Here are some of the reasons why childbirth can’t be or feel natural for us:

  1. Birth is unpredictable and impossible to plan for. (How many of you already planned their summer vacation? Christmas vacation?)
  2. Birth requires us to agree to be in pain, and we live in a culture that is obsessed with alleviating pain. We also lost all our coping pain techniques and skills while being born in this culture.

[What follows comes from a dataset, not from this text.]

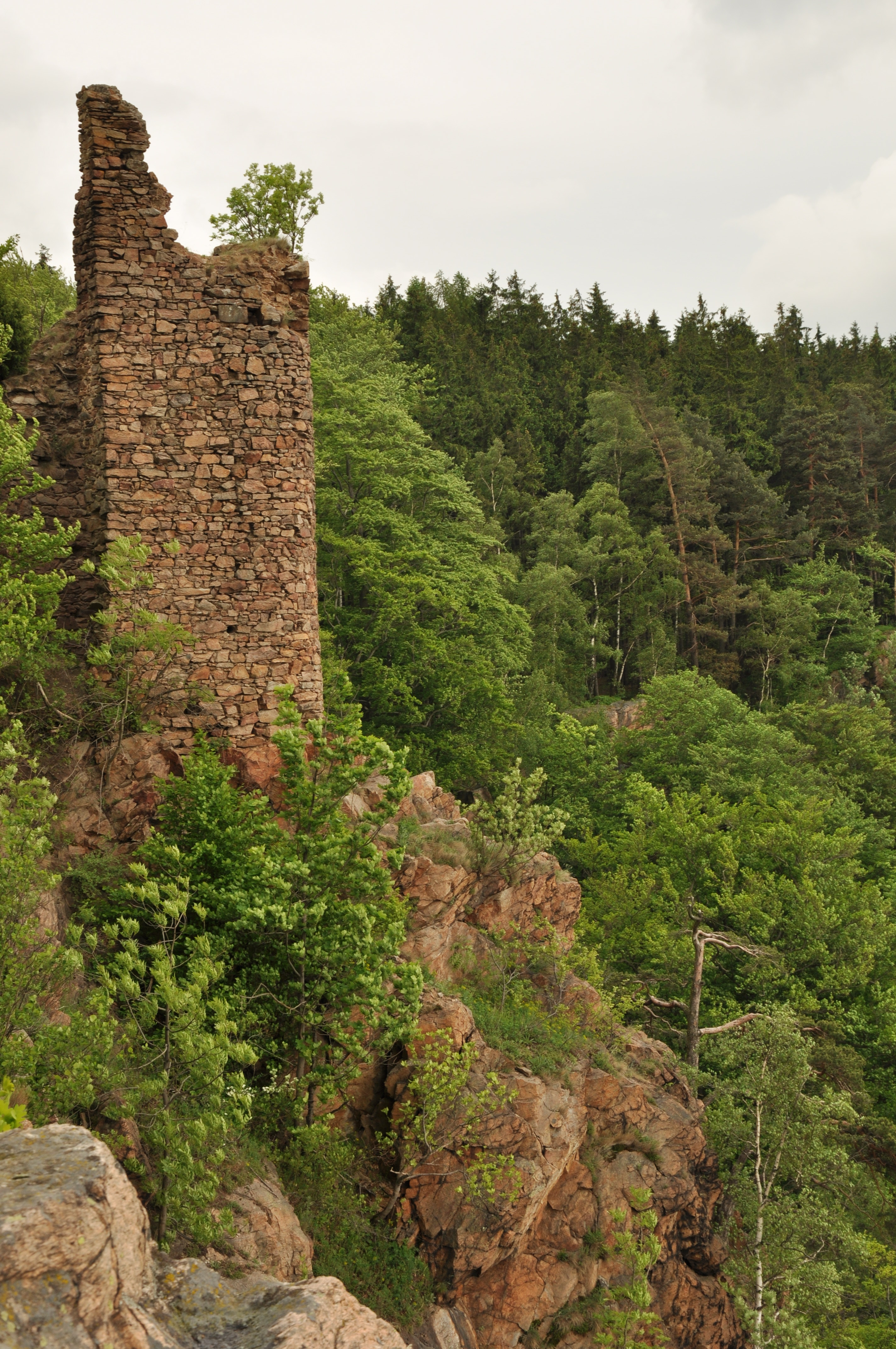 Hrad, zřícenina (Seč), Seč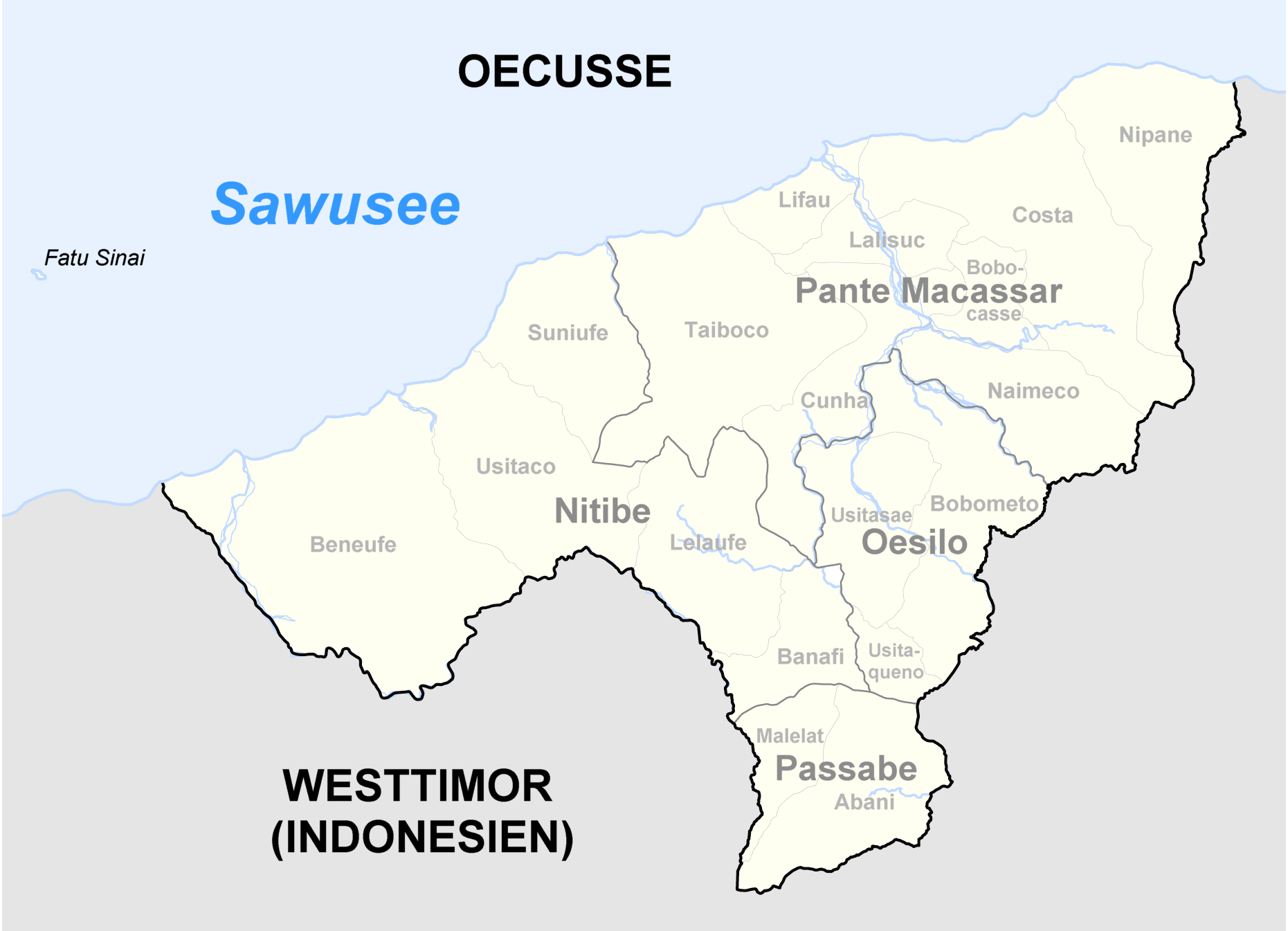 Sucos des Distrikts Oecussi-Ambeno/Osttimor nach der Neustrukturierung 2004

  3. Healthy birth is a process that lasts an average of 18 hours for first-time moms, and we live in a fast pace culture; we use instant coffee and instant pudding and order food in drive through…We like our results fast! In movies and TV sitcoms birth takes five minutes max.
  4. Being a long process, birth demands physical and emotional performance, it demands strength and stamina which the modern woman who drives her car, uses elevators, sits in a perfectly air-conditioned office, uses washing machines and dishwashers, and does not squat down the river every day, absolutely lost.
  5. Our cultural inhibitions, which are the cultural circumstances surrounding expectant moms, are in conflict with our primal and intuitive response to birth.  The progress of labor depends on the release of hormones like Oxytocin and endorphin, that are being released by the part of our brain that is called ‘primitive brain’. The primitive brain activates primitive and uncontrolled reactions and behavior like moaning and groaning,  crying and screaming, throwing up, the spontaneous motion of the body like spiraling, and other types of behavior that are not considered to be attractive or feminine, and therefore are in conflict with our cultural inhibitions.

 To summarize my argument, talking about natural birth is misleading. In a subconscious matter, which women are unaware of, thinking about ‘natural birth’ lead women to either think about something as natural as a sneeze or a yawn, something that happens spontaneously with no investment or effort and therefore needs no preparation or intentional engagement. Ironically, expectant mothers must have a thorough and deep preparation in order to give birth spontaneously, in a healthy vaginal way. For the modern woman, giving birth in the way nature planned for her is quite a performance.  It requires her to perform physically, emotionally and mentally in a way that is much different from her everyday life circumstances. And just like no one says natural marathon or natural success, nor should we talk about natural birth.